Ж.: Пожалуйста. Нет, не много людей. У меня был товарищ такой, и есть он, он эмигрировал, конечно. Он меня поймал на выходе из Одесского Института Инженеров Морского флота. Восемь лет я работал в порту, писал для самодеятельности. Он говорит: "Поехали в Питер, поехали в Ленинград". В это время уже там были у Райкина. Я бы никогда бы не решился. Та женщина, возле которой я был в то время, говорила: "Ни коем случае". Ее мать говорила: "Ни в коем случае". Они говорили: "Как-нибудь перебьемся". Она считала, что я от нищеты уезжаю. "Как-нибудь перебьемся, что-нибудь сделаем". Я счастлив, что тогда я покорился и дал себя перевезти в Питер. Увезли меня в Ленинград. Дайте себя увозить. В Москве жить очень тяжело. Конечно, сюда нужно приехать вот с таким большим талантом, либо с такой красотой, как у вас. Надо приехать сюда с талантом, здесь уже всё есть. Все места заняты. Здесь нужно только кого-то отодвинуть. Твой путь будет обозначен если не трупами, то тремя-четыремя отодвинутыми, потом будет всё больше отодвинутых. Ну, Москва хороша для того, чтобы делать карьеру, но не жить в ней после этого.

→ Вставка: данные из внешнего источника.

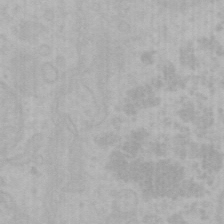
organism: Mouse
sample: Choroid plexus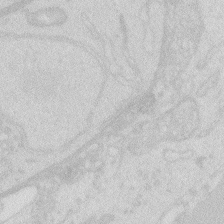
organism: Zebrafish
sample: Macrophage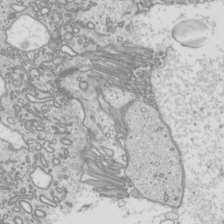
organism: Mouse
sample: Cilia; mouse epididymis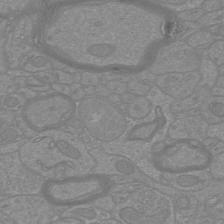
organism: Mouse
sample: Cortical neurons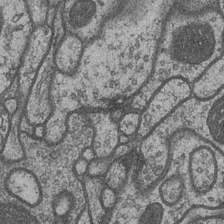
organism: Drosophila
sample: Optic medulla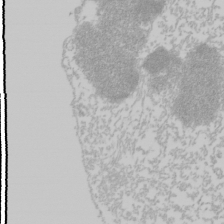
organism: Mouse
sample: Cancer cell death in ED-1 cells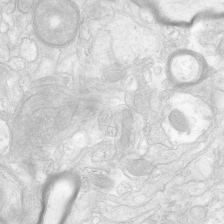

М.: Еще, пожалуйста, есть ли желающие.

Зрительница: Михал Михалыч, нам всем обещали налоговую амнистию. Мы что все - заключенные?

Ж.: Да, конечно. Я же сказал - мы все либо отбыли срок, либо будем отбывать. С нами в принципе всё время говорят таким языком. И от этого нас тоже все время тянет что-нибудь украсть.

М.: Еще есть ли желающие?

Зрительница: Я хочу спросить о том, что сейчас очень много ведется речи и по телевидению, и вообще... Не слышно?

М.: Слышно, слышно.

Ж.: Нет, нет, нет, это лично мне не слышно, но вас это не должно волновать. Всем же слышно.

Зрительница: Сейчас очень много говорится о здоровом образе жизни. Скажите пожалуйста, в наше время, как это понимать - здоровый образ жизни для народа, живущего в нашей стране.

Ж.: Это то, что приходит на смену самой жизни. Я еще хочу сказать - вот не гаснуть главное, не тухнуть, не гаснуть, не убавлять свой огонек. Пусть он небольшой, но не давать ему погаснуть. Вот любой огонек - любви, интереса к жизни, что-то такое писать, что-то такое творческое делать, что-то такое затевать все время. Не давать себе скиснуть, не давать. Потому что вокруг очень много такого, что побуждает к деятельности. У нас если ляжешь, то сразу умрешь. Поэтому надо попытаться не испытывать чувства глубокого удовлетворения. С чувством неудовлетворенности - люди двигаются. С чувством глубокого удовлетворения - лежат в могиле. Спасибо за внимание.

М.: Мне остается сказать большое спасибо всем, кто смотрел нашу передачу и понадеяться, что через месяц мы встретимся на канале "Россия" и подведем итоги марта. Спасибо, всего доброго, до свидания, пока.